Om als professional de code van de jongens goed te begrijpen, is het niet alleen nodig om hun biologie te onderkennen. Ook het historische perspectief van de veranderende rol van de jongen en de man in de maatschappij is hierbij belangrijk. Daarbij horen ook de veranderingen in de manier waarop we opvoeden. De democratische opvoedstijl lijkt de jongens geen goed gedaan te hebben, evenmin als de veranderingen in het onderwijs, dat – zeker in het basisonderwijs – sterk vervrouwelijkt is. Het meisjesbrein is duidelijk in het voordeel met de meer vrouwelijke aanpak in het onderwijs: hoogleraar Neuropsychologie Jelle Jolles geeft aan dat zaken als samenwerken, discussiëren en presenteren beter aansluiten bij het talige, meer sociale meisjesbrein dan bij het motorische en visueel-ruimtelijk georiënteerde jongensbrein. 

 

Apart jongensonderwijs?

Is het dan beter om jongens les te laten hebben in aparte jongensscholen? Sommigen, zoals Angela Crott en jongensdeskundige William Pollack  pleiten hier wel voor. Het zou jongens meer de ruimte geven en ze zouden hun gedrag niet aanpassen aan meisjes. Anderen, zoals Jelle Jolles, geven juist aan dat het goed is als de twee seksen samen optrekken in het onderwijs. Ik denk zelf dat dit laatste ook beter is, omdat ‘de’ jongen en ‘het’ meisje niet bestaan. Hoe bepaal je dan wie in welke school hoort? 

 

In IJsland is een heel interessante beweging te zien. Daar wordt wel geëxperimenteerd met apart jongens- en meisjesonderwijs.
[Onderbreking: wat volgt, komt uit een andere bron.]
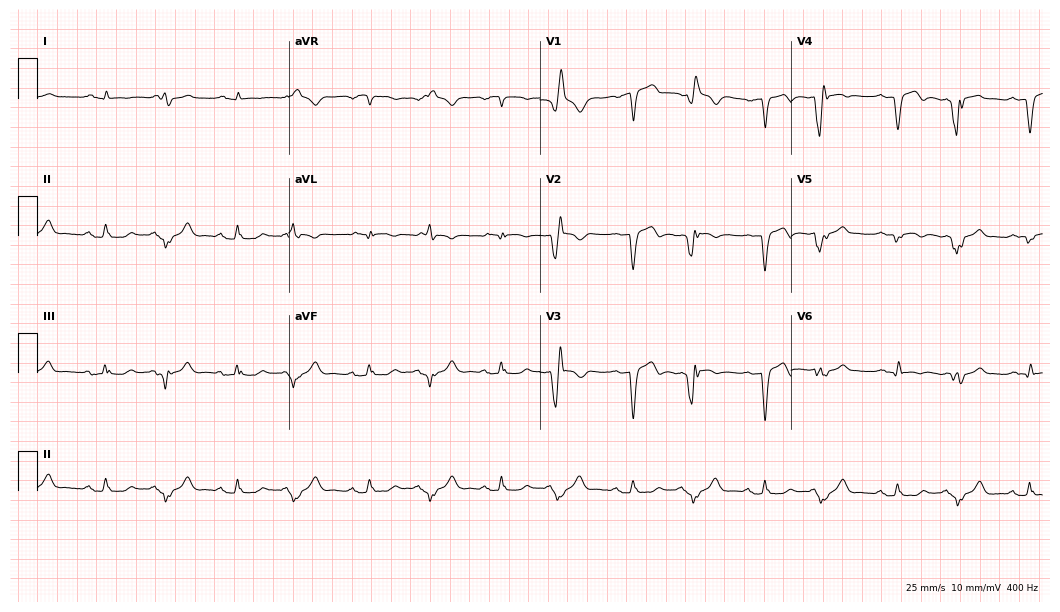
Resting 12-lead electrocardiogram (10.2-second recording at 400 Hz). Patient: a male, 67 years old. None of these six findings is recorded: first-degree AV block, right bundle branch block (RBBB), left bundle branch block (LBBB), sinus bradycardia, atrial fibrillation (AF), sinus tachycardia. Findings outside these six are not listed.
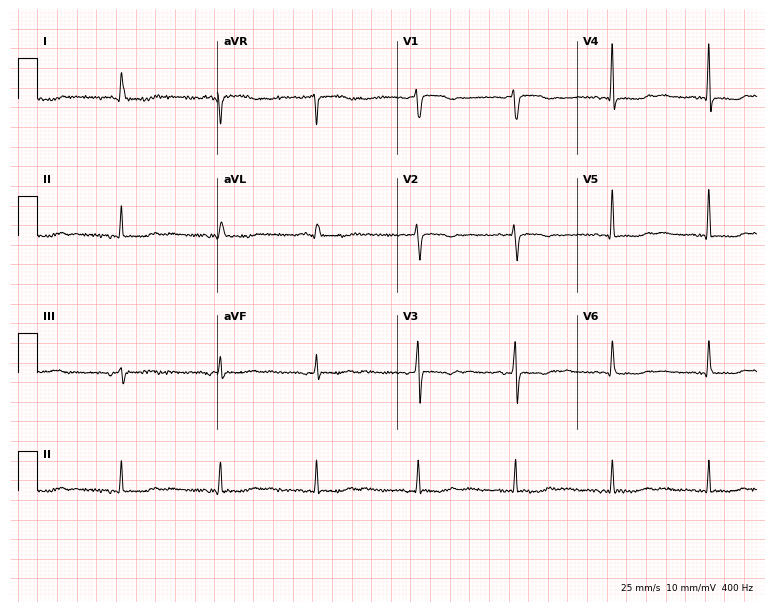
Electrocardiogram, an 85-year-old female. Of the six screened findings (first-degree AV block, right bundle branch block, left bundle branch block, sinus bradycardia, atrial fibrillation, sinus tachycardia), none is recorded.

Niet om de jongens de ruimte te geven zichzelf te zijn, maar om meer vrouwelijke aspecten te stimuleren bij de jongens en meer mannelijke bij de meiden. Meisjes leren ravotten en jongens leren over gevoelens.  Ik denk echter niet dat dit helemaal de juiste weg is, omdat ook hier weer geldt dat er al die tussenvormen zijn tussen man en vrouw, tussen jongen en meisje.

 

Zó geef je les aan jongens!

Wat volgens mij wel zoden aan de dijk zet, is als we het onderwijs meer jongensvriendelijk maken, meer geschikt voor jongens. Ik heb zestien manieren  ontwikkeld om het onderwijs beter af te stemmen op jongens. Deze zijn in de praktijk uitgeprobeerd en zijn wetenschappelijk onderbouwd. Van het omgaan met een tragere taalontwikkeling tot het anders beoordelen. Van het gebruikmaken van competitie in je onderwijs tot het bieden van meer structuur en duidelijkheid. Van het begrenzen van gedrag tot het altijd weer kunnen beginnen met een schone lei. Van het goed inzetten van humor tot het gebruikmaken van activerende werkvormen. Van het visualiseren van lesstof tot het meer ruimte geven aan fysiek gedrag. Dit alles levert een bijdrage aan het meer geschikt maken van het onderwijs voor jongens.

 

Zoals voor alles in het onderwijs geldt, geldt ook hier dat de mate waarin en de manier waarop dit aanbod voor jongens ingezet wordt, afhankelijk is van de context en de situatie. Dit is de kern van goed onderwijs: onderwijs is niet alleen de wetenschap van het onderwijs, maar ook de kunst van het weten wanneer je wat hoe inzet.  Dat is de essentiële rol van de onderwijsprofessional. De leerkracht dus.

 

Met plezier naar school

Alle kinderen verdienen het om met plezier naar school te gaan. Ook jongens. Als we als onderwijsprofessionals de jongenscode goed leren verstaan, begrijpen we beter wat zij nodig hebben en wat goed onderwijs aan jongens inhoudt. De stap van onbewust onbekwaam naar bewust onbekwaam is daarbij het belangrijkst. Het moeilijkst is echter de stap van bewust onbekwaam naar bewust bekwaam. Dan moet je als onderwijsprofessional je eigen gedrag aanpassen. Het is goed om zowel mannelijke als vrouwelijke strategieën te leren hanteren. .  

 

Laten we het onderwijs voor jongens weer interessant en uitdagend maken. Laten we de jongenscode weer begrijpen en weer goed les gaan geven aan jongens!